Fast default package run:

pytest plugins/reference-openai-compatible-provider/tests -q

This package defaults to -m 'not integration'.

Local Ollama integration:

pytest plugins/reference-openai-compatible-provider/tests -m 'integration and ollama and not api and not slow_integration' -q

Hosted Fireworks integration:

pytest plugins/reference-openai-compatible-provider/tests -m 'integration and api and not slow_integration and fireworks' -q

Hosted Z.ai integration:

pytest plugins/reference-openai-compatible-provider/tests -m 'integration and api and not slow_integration and zai' -q

Environment overrides used by the Ollama integration tests:

OLLAMA_OPENAI_BASE_URL (default http://localhost:11434/v1)
OLLAMA_OPENAI_MODEL (default qwen3:0.6b)

The reference-provider test suite bootstraps the repo root .env during local use and does not overwrite already-exported environment variables.
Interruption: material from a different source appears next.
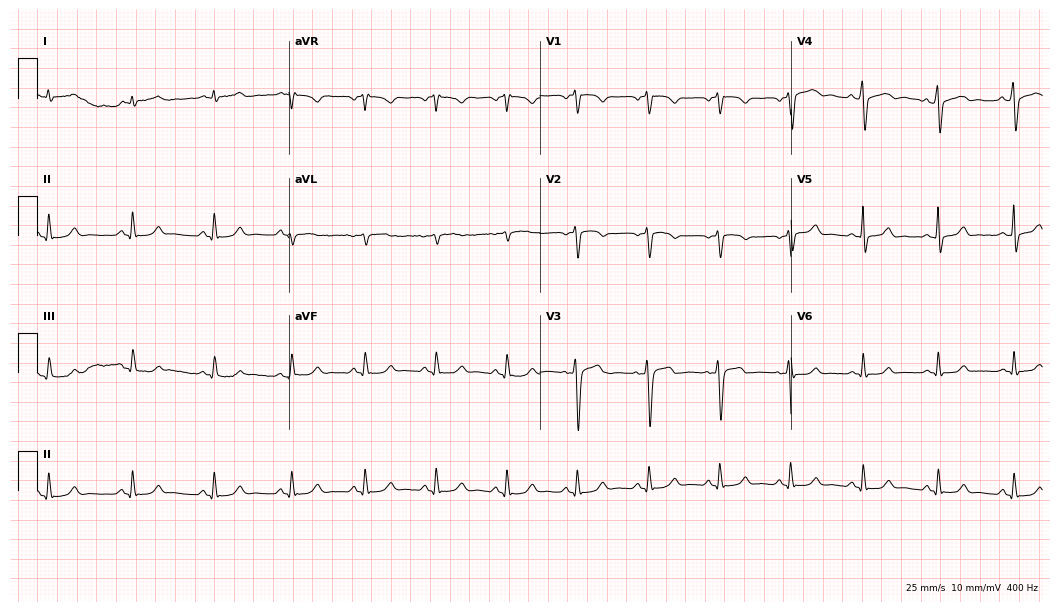
12-lead ECG from a 30-year-old man. Labelled as a normal ECG.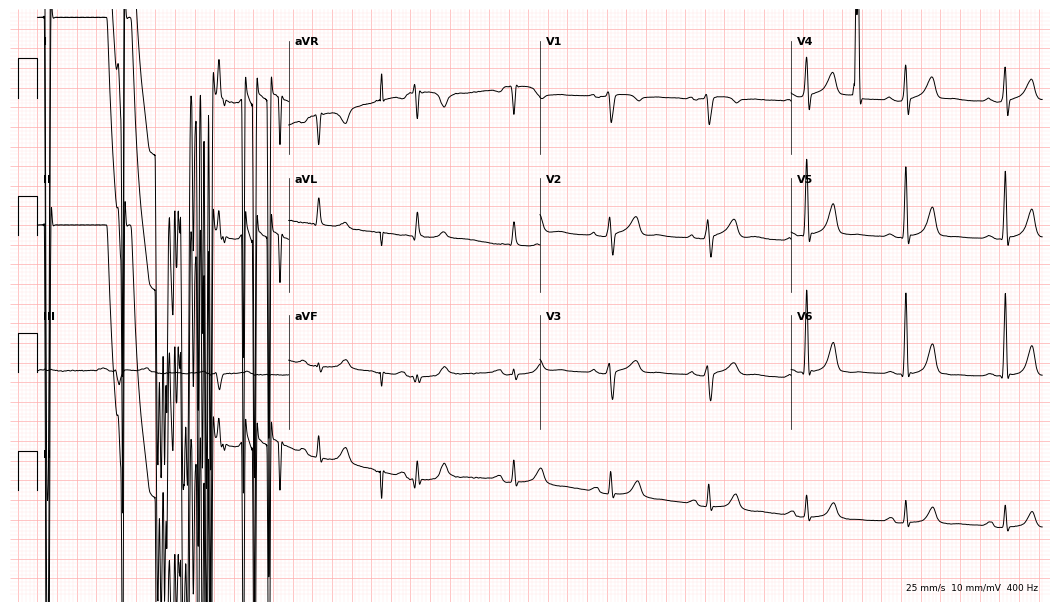
Standard 12-lead ECG recorded from a 67-year-old male. None of these six findings is recorded: first-degree AV block, right bundle branch block (RBBB), left bundle branch block (LBBB), sinus bradycardia, atrial fibrillation (AF), sinus tachycardia. Only these six findings were labelled.

Hosted API tests typically require FIREWORKS_API_KEY or ZAI_API_KEY.

Debugging streaming

Set debug_stream: true in provider config to log decoded streaming chunks. Avoid enabling this when sending secrets because responses may include sensitive data.

License

Licensed under the Apache License, Version 2.0 (the "License"); you may not use this file except in compliance with the License. You may obtain a copy of the License at

http://www.apache.org/licenses/LICENSE-2.0

Unless required by applicable law or agreed to in writing, software distributed under the License is distributed on an "AS IS" BASIS, WITHOUT WARRANTIES OR CONDITIONS OF ANY KIND, either express or implied. See the License for the specific language governing permissions and limitations under the License.